Wired into: mitigation/symmetry_verification.py::parity_postselect()
Benchmarks: New Functions (2026-04-04)¶
Linux, Python 3.12, Rust release build, i5-11600K.
XY Correlation Matrix¶
| System | Rust correlation_matrix_xy |
Qiskit SparsePauliOp loop | Speedup |
|---|---|---|---|
| n=3 (8 dim) | 3.7 ms | 10.7 ms | 2.9× |
| n=4 (16 dim) | 3.1 ms | — | — |
| n=8 (256 dim) | 1.7 ms | — | — |
Lindblad Jump Operators¶
| System | Rust lindblad_jump_ops_coo |
Python loop | Speedup |
|---|---|---|---|
| n=3 (8 dim) | 0.008 ms | 0.1 ms | 12× |
| n=5 (32 dim) | 0.05 ms | — | — |
| n=7 (128 dim) | 0.09 ms | — | — |
Python ↔ Rust Wiring Diagram¶
Which Python module calls which Rust function:
bridge/knm_hamiltonian.py
└── build_xy_hamiltonian_dense() → 5,401× speedup
bridge/sparse_hamiltonian.py
└── build_sparse_xy_hamiltonian() → 80× speedup
hardware/fast_classical.py
└── build_sparse_xy_hamiltonian() → 80× (Hamiltonian construction)
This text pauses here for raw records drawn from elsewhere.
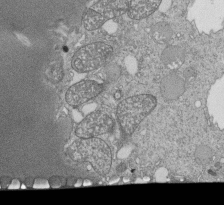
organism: Tetrahymena
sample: Cilia in tetrahymena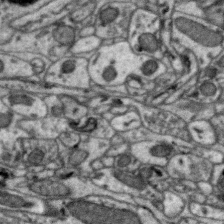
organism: Zebra finch
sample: Brain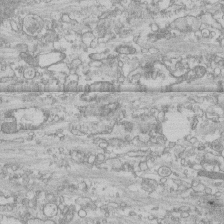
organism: Human
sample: CRL-1474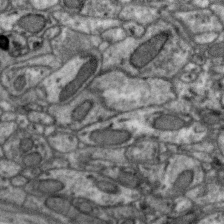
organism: Zebra finch
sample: Brain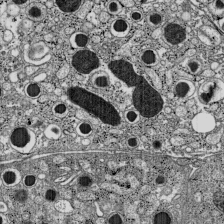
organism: C57BL Mouse
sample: Pancreatic islet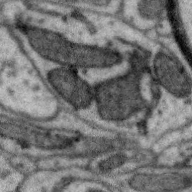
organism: Zebra finch
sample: Brain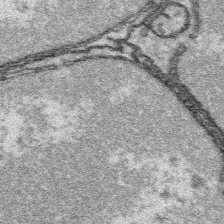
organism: Platynereis dumerilii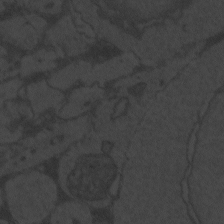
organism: Zebrafish
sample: Macrophage infected with Toxoplasma gondii

analysis/magnetisation_sectors.py
└── magnetisation_labels() → 97× speedup
phase/tensor_jump.py
└── order_param_from_statevector() → 851× speedup
phase/lindblad_engine.py
├── lindblad_jump_ops_coo() → 12× speedup
└── lindblad_anti_hermitian_diag()
phase/quantum_kuramoto.py
├── state_order_param_sparse()
├── expectation_pauli_fast()
└── all_xy_expectations() → 6.2× speedup
qsnn/dynamic_coupling.py
└── correlation_matrix_xy() → 2.9× speedup
mitigation/symmetry_verification.py
└── parity_filter_mask()
analysis/otoc.py
└── otoc_from_eigendecomp() → 264× speedup
analysis/krylov.py
└── lanczos_b_coefficients() → 27× speedup
mitigation/pec.py
├── pec_coefficients()
└── pec_sample_parallel()
analysis/dla.py
└── dla_dimension()
phase/classical_kuramoto.py
├── kuramoto_euler()
├── kuramoto_trajectory()
├── order_parameter()
└── build_knm()
analysis/monte_carlo.py
└── mc_xy_simulate()
control/mpc.py
└── brute_mpc()
mitigation/symmetry_decay.py (GUESS — Oliva del Moral 2026)
├── fit_symmetry_decay() → least-squares α fit
└── guess_extrapolate_batch() → batch correction (rayon)
hardware/qubit_mapper.py (DynQ — Liu 2026)
└── score_regions_batch() → region quality scoring (rayon)
phase/pulse_shaping.py (ICI + (α,β)-hypergeometric)
├── hypergeometric_envelope_batch() → 44× speedup vs scipy ₂F₁ loop
├── ici_mixing_angle_batch() → trivial speedup, parity-checked
└── ici_three_level_evolution_batch() → 1665× speedup vs Python forward-Euler
Benchmarks: New Functions (April 2026)¶
Hypergeometric envelope (10,000 time points)¶
| Implementation | Time | Speedup |
|---|---|---|
Python (scipy.special.hyp2f1 loop) |
114.5 ms | 1× |
Rust (hypergeometric_envelope_batch, custom ₂F₁ series + rayon) |
2.6 ms | 44× |
ICI three-level evolution (2,000 time points)¶
| Implementation | Time | Speedup |
|---|---|---|
| Python (forward-Euler over 3×3 complex density matrix) | 68.30 ms | 1× |
Rust (ici_three_level_evolution_batch, fixed-size local arrays) |
0.04 ms | 1,665× |
Verified parity (Rust vs Python): max absolute difference \(4.97 \times 10^{-14}\) for \(n_\text{points} = 500\). The difference is at machine precision, confirming the Rust implementation reproduces the reference numerical algorithm bit-for-bit.